Experiment design and additional edit methods

  • Experiment uses 4 different methods to edit MLP layers
  • ROME edits single layer, MEMIT spreads update over several layers, Constrained Finetuning (window size 1) applies to single layer, Constrained Finetuning (window size 5) applies to five adjacent layers


  • Causal Tracing is not indicative of which layer to select for model editing
  • Causal Tracing has helped reveal the role of early-to-mid-range MLP representations in factual association
  • ROME performs better on average when optimizing the last subject token representation
  • Editing MLP weights is preferable to editing other weights with large Causal Tracing effects
  • Information is gradually accumulated across layers in a Transformer forward pass
  • It is possible to “override” the information in a layer with an edit to another layer
  • Causal Tracing answers a different question than model editing does


  • Model edit success is unrelated to where factual information is stored in models.

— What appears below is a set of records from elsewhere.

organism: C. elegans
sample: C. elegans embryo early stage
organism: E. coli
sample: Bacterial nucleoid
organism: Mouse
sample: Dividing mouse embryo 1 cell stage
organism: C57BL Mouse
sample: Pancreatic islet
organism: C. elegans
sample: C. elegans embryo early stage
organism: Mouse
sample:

  • Four variants of the Error Injection problem are introduced using the CounterFact dataset.
  • Edit success and tracing effects correlate best in the Fact Forcing setting.
  • Tracing effects explain only a small fraction of the variance in editing performance.

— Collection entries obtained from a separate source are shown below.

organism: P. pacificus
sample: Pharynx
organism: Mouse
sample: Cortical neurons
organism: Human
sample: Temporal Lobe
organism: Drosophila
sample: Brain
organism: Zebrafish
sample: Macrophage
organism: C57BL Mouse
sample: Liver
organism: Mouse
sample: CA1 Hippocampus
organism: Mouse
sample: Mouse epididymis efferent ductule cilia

  • Better understanding of how pretrained language models work may not always translate to insights about how to best change their behavior.
  • Data is filtered to a subset of facts correctly completed by GPT-J.
  • Edit methods are tuned to have high rewrite scores.
  • Tracing effects are not predictive of editing performance even when facts appear to be stored in a small number of layers.
  • Essence drift is measured by calculating the change in model perplexity over samples of text.
  • Results are similar for other measures of edit success, different tracing window sizes, GPT2-XL, unscaled metrics, and tracing effect at the last subject token.